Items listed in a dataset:
-.-.-

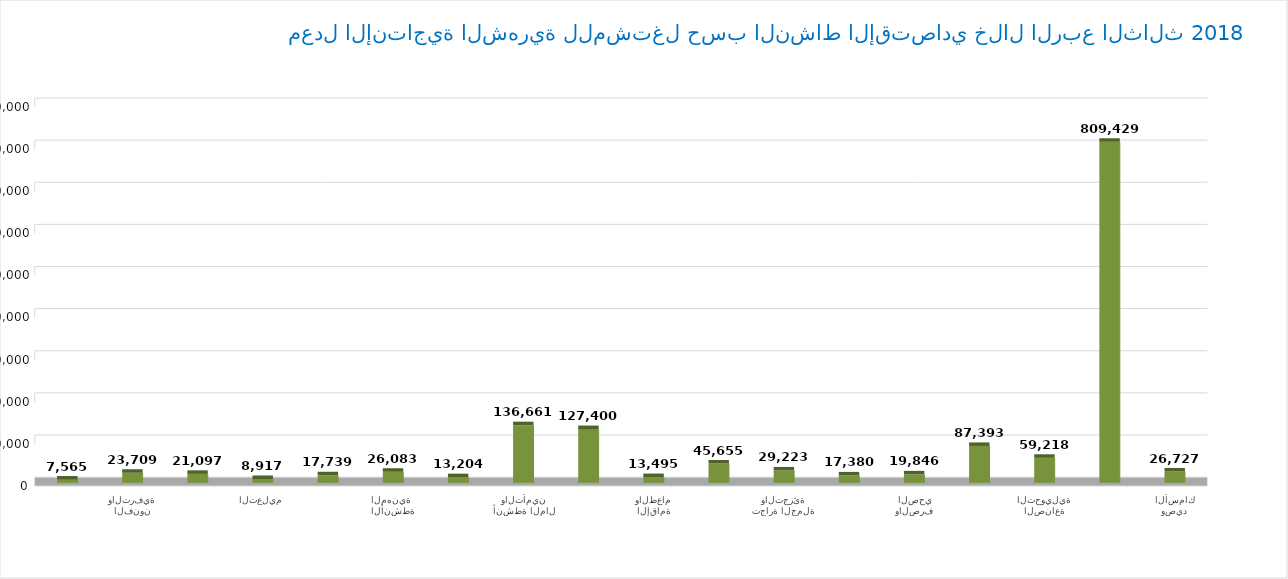
| Category | إنتاجية المشتغل  |
|---|---|
| الزراعة والحراجة وصيد الأسماك | 26727.037 |
| التعدين واستغلال المحاجر | 809428.971 |
| الصناعة التحويلية | 59217.791 |
| توصيل الكهرباء والغاز  | 87393.445 |
| امدادات الماء والصرف الصحي | 19845.601 |
| التشييد | 17380.38 |
| تجارة الجملة والتجزئة | 29222.863 |
| النقل والتخزين | 45654.523 |
| الإقامة والطعام | 13495.077 |
| المعلومات والاتصالات | 127399.753 |
| أنشطة المال والتأمين | 136660.652 |
| الأنشطة العقارية | 13204.434 |
| الأنشطة المهنية  | 26083.488 |
| الخدمات الإدارية والدعم | 17738.843 |
| التعليم | 8917.395 |
| الصحة والعمل الاجتماعي | 21096.765 |
| الفنون والترفية | 23709.009 |
| الخدمات الأخرى | 7565.328 |
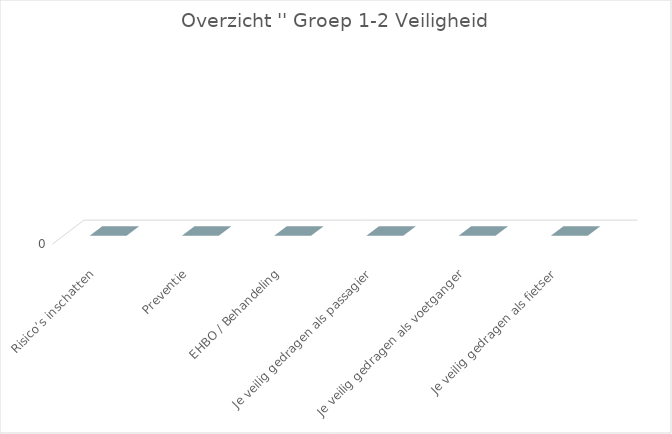
| Category | Series 2 |
|---|---|
| Risico’s inschatten | 0 |
| Preventie | 0 |
| EHBO / Behandeling | 0 |
| Je veilig gedragen als passagier | 0 |
| Je veilig gedragen als voetganger | 0 |
| Je veilig gedragen als fietser | 0 |
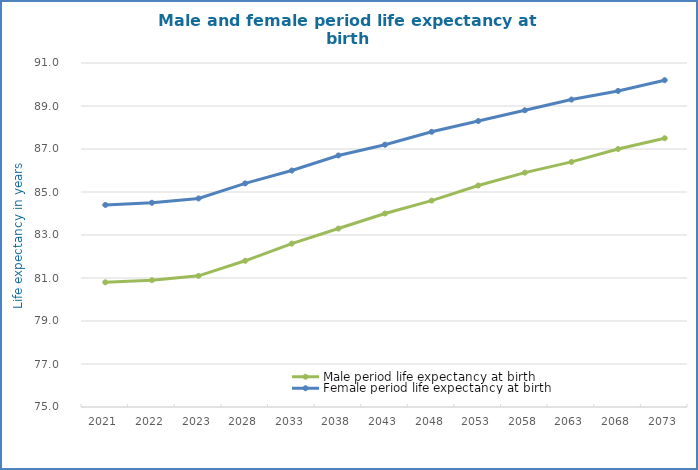
| Category | Male period life expectancy at birth | Female period life expectancy at birth |
|---|---|---|
| 2021 | 80.8 | 84.4 |
| 2022 | 80.9 | 84.5 |
| 2023 | 81.1 | 84.7 |
| 2028 | 81.8 | 85.4 |
| 2033 | 82.6 | 86 |
| 2038 | 83.3 | 86.7 |
| 2043 | 84 | 87.2 |
| 2048 | 84.6 | 87.8 |
| 2053 | 85.3 | 88.3 |
| 2058 | 85.9 | 88.8 |
| 2063 | 86.4 | 89.3 |
| 2068 | 87 | 89.7 |
| 2073 | 87.5 | 90.2 |

-.-.-

» **TASK INSTRUCTIONS**
What you return must match each record exactly and contain no images.

» **SOLUTION FOR THIS EXERCISE**
| Category | إنتاجية المشتغل  |
|---|---|
| الزراعة والحراجة وصيد الأسماك | 26727.037 |
| التعدين واستغلال المحاجر | 809428.971 |
| الصناعة التحويلية | 59217.791 |
| توصيل الكهرباء والغاز  | 87393.445 |
| امدادات الماء والصرف الصحي | 19845.601 |
| التشييد | 17380.38 |
| تجارة الجملة والتجزئة | 29222.863 |
| النقل والتخزين | 45654.523 |
| الإقامة والطعام | 13495.077 |
| المعلومات والاتصالات | 127399.753 |
| أنشطة المال والتأمين | 136660.652 |
| الأنشطة العقارية | 13204.434 |
| الأنشطة المهنية  | 26083.488 |
| الخدمات الإدارية والدعم | 17738.843 |
| التعليم | 8917.395 |
| الصحة والعمل الاجتماعي | 21096.765 |
| الفنون والترفية | 23709.009 |
| الخدمات الأخرى | 7565.328 |
| Category | Series 2 |
|---|---|
| Risico’s inschatten | 0 |
| Preventie | 0 |
| EHBO / Behandeling | 0 |
| Je veilig gedragen als passagier | 0 |
| Je veilig gedragen als voetganger | 0 |
| Je veilig gedragen als fietser | 0 |
| Category | Male period life expectancy at birth | Female period life expectancy at birth |
|---|---|---|
| 2021 | 80.8 | 84.4 |
| 2022 | 80.9 | 84.5 |
| 2023 | 81.1 | 84.7 |
| 2028 | 81.8 | 85.4 |
| 2033 | 82.6 | 86 |
| 2038 | 83.3 | 86.7 |
| 2043 | 84 | 87.2 |
| 2048 | 84.6 | 87.8 |
| 2053 | 85.3 | 88.3 |
| 2058 | 85.9 | 88.8 |
| 2063 | 86.4 | 89.3 |
| 2068 | 87 | 89.7 |
| 2073 | 87.5 | 90.2 |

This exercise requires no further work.